Saffron, on the other hand, we seem to get through by the packet load. It is also not cheap, around £6,000 a kilo, but when you consider it takes five hundred thousand crocus flowers to produce one kilo, you can see why. The stigmas must be hand picked between dawn and ten in the morning – after that they lose their colour and scent. They are then dried and are ready for use. Iranian saffron is darker than its European cousin, an autumnal red, and the aroma is denser.

‘Wow,’ I say, inhaling the sweet spicy scent. ‘It smells fantastic. One hundred pounds for two?’

‘Perfect.’ He yawns. ‘Are you sure you don’t fancy some caviar?’

‘No thanks, mate.’

‘Isn’t Oscar starting this week?’

‘How do you know that?’

‘I hear all the gossip.’ He grins, broadly flashing a gang of golden molars that are clearly doubling as his pension plan.

‘Starts today, in fact.’

‘He’s a nice man,’ he says, taking my fistful of tenners and counting them. ‘I remember him from before.’

‘Mmm,’ I agree, looking over the maroon velvet tissue box on the dashboard and into the cobbled mews beyond.

There, sitting on the back doorstep of the restaurant, rolling up an unsuspicious-looking fag, is one of my commis chefs, Sean. I like Sean. He’s a young lad, full of Irish charm and in the early stages of Celtic tattoos. He’s got a couple of symbols on each forearm, the plug earring, the bolt through the eyebrow, and he occasionally comes in with various shaved areas on his head. He looks exhausted.

‘Thanks, Reza,’ I say, getting out of the car and pocketing the saffron. ‘I’ll give you a call soon.’ Closing the door behind me, I make my way towards Sean as he lights up. ‘You all right, mate?’ I say, raising my voice as I come down the alley. He looks over; his eyes are rimmed red and his face is ashen. ‘Been here long?’ He stares up at me and I am pretty sure he is trying to focus. ‘You OK?’

‘Oh, Boss!’ He nods. ‘Fine, mate, fine. I went out last night and I had some sleep but, you know, I thought I’d come in early.’

Bollocks, I think, looking at him. I know a dirty stop-out when I see one and Sean’s come straight from a club. ‘Good,’ I lie. ‘Just so long as you’re OK. You’ve got a long shift to get through.’

‘Tip-top, Boss.’ He sniffs, exhaling his fag smoke in circular puffs.

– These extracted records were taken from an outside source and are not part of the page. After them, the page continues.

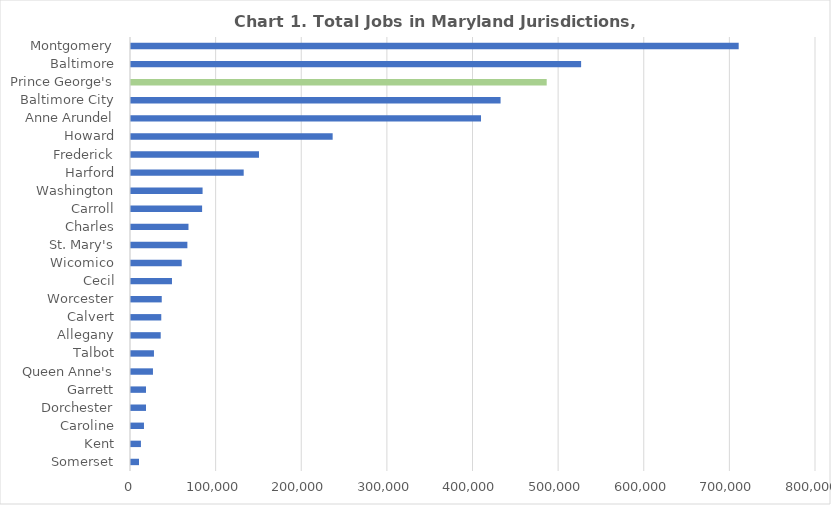
| Category | Series 0 |
|---|---|
| Somerset | 9359 |
| Kent | 11599 |
| Caroline | 15150 |
| Dorchester | 17542 |
| Garrett | 17545 |
| Queen Anne's | 25652 |
| Talbot | 26812 |
| Allegany | 34707 |
| Calvert | 35353 |
| Worcester | 35906 |
| Cecil | 47856 |
| Wicomico | 59226 |
| St. Mary's | 65835 |
| Charles | 67133 |
| Carroll | 83044 |
| Washington | 83595 |
| Harford | 131618 |
| Frederick | 149477 |
| Howard | 235511 |
| Anne Arundel | 408769 |
| Baltimore City | 431628 |
| Prince George's | 485497 |
| Baltimore | 525685 |
| Montgomery | 709712 |
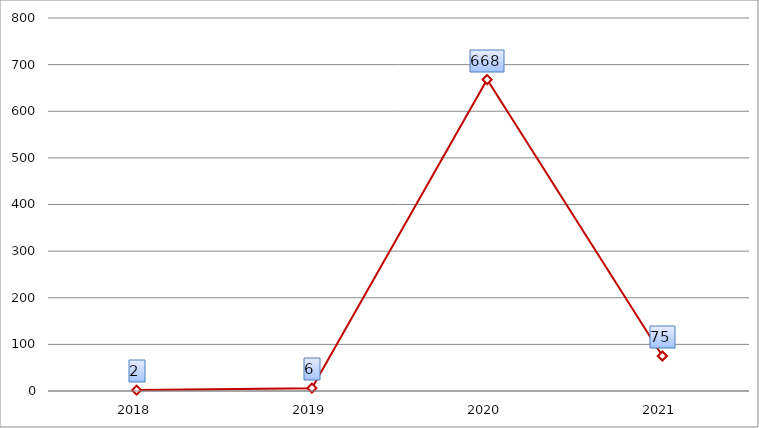
| Category | Total de produções |
|---|---|
| 2018 | 2 |
| 2019 | 6 |
| 2020 | 668 |
| 2021 | 75 |

‘You coming in?’ I ask, opening the back door.

‘One sec,’ he says, taking another large lug on his roll-up before flicking it across the cobbles.

I’ve met the likes of Sean many times before; they’re all keen and interested in cooking, they’ve been to college, got the skills and come to London to become the next Gordon Ramsay, with their face on the telly, their home in a magazine, and a wife endlessly photographed endlessly shopping. But they get a bit distracted by the nightlife and the club scene on the way. I had one commis chef who started here eight months ago who used to pop an E up his arse at the beginning of service. He reliably informed Andrew that it made for an easy ride, putting it up the arse, and it meant he didn’t get too high too quickly. Being a relatively straight bloke from Bradford, Andrew took a dim view of this ‘entre nous’ and Chris, I think his name was, was out on his Eed-up backside before you could say ‘come down’.

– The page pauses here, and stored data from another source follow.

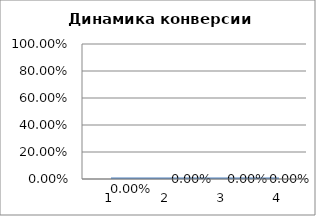
| Category | Series 0 |
|---|---|
| 0 | 0 |
| 1 | 0 |
| 2 | 0 |
| 3 | 0 |

Talk to anyone in the business and they’ll tell you there’s plenty of drugs on the scene. Mainly coke and on both sides of the pass. The chefs are doing it to stay awake; the commis chefs are doing it out of exhaustion, misery and boredom; the maître d’s are chopping out because they’re hungover from the night before; the waiters are sharpening up before a shift – and out front there are punters, girlfriends, wives, partners (both business and sexual) all hungry for a line along with their wine. It’s rife. It’s London. It’s everywhere. We’re forever getting the Evening Standard hacks coming in to swab our toilets during London Fashion Week. It’s tiresome. They just can’t help themselves; it’s quite sad really that they can’t come up with another idea.

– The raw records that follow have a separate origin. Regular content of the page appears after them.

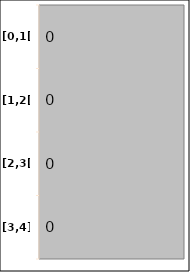
| Category | Series 0 |
|---|---|
| [0,1[ | 0 |
| [1,2[ | 0 |
| [2,3[ | 0 |
| [3,4] | 0 |
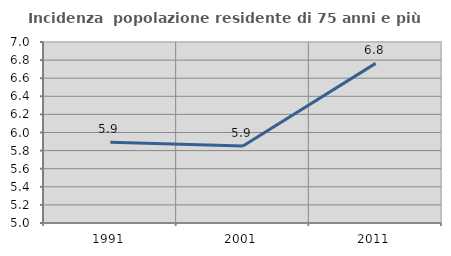
| Category | Incidenza  popolazione residente di 75 anni e più |
|---|---|
| 1991.0 | 5.891 |
| 2001.0 | 5.851 |
| 2011.0 | 6.764 |

But coke is mainly rife in those hip places where the food is secondary to the fun: brasseries, chains, places where they flip burgers, flatten chickens and fry courgettes into chips. There, the turnover and the atmosphere are as high as the crowd and so are the chefs backstage.

It is less usual, although obviously not unheard of, in a Michelin-starred kitchen. Although who can forget the sad death of David Dempsey, head chef at Restaurant Gordon Ramsay, who fell from a block of flats after a night out on cocaine? But when you’ve got stars and staff and a soufflé that goes up or down in three and half minutes, you tend to be too much of a control freak to be under the influence of anything. Although I did hear recently that one of the hottest chefs in town at the moment has succumbed to the blow and you can begin to taste it in his cooking. It’s not quite so precise, not quite so perfect as before. But the pressure to be good and stay at the top of your game is usually reason enough to ‘just say no’ and focus. Just ask Gordon and Marco. I was told they were both ‘far too square’ to take drugs – unlike myself, who has always been a little bit partial.

In the old days, I remember spending many an early morning quite literally sniffing my away around Covent Garden market, apologizing for my terrible ‘cocktail cold’ while feeling up the cavolo nero. We’d have loads of nights out on the pop and chop – champagne and cocaine – and lock-ins were a regular thing in the first West End restaurant I worked in, learning to turn potatoes and pick bloody frisée lettuce for fifteen hours a day.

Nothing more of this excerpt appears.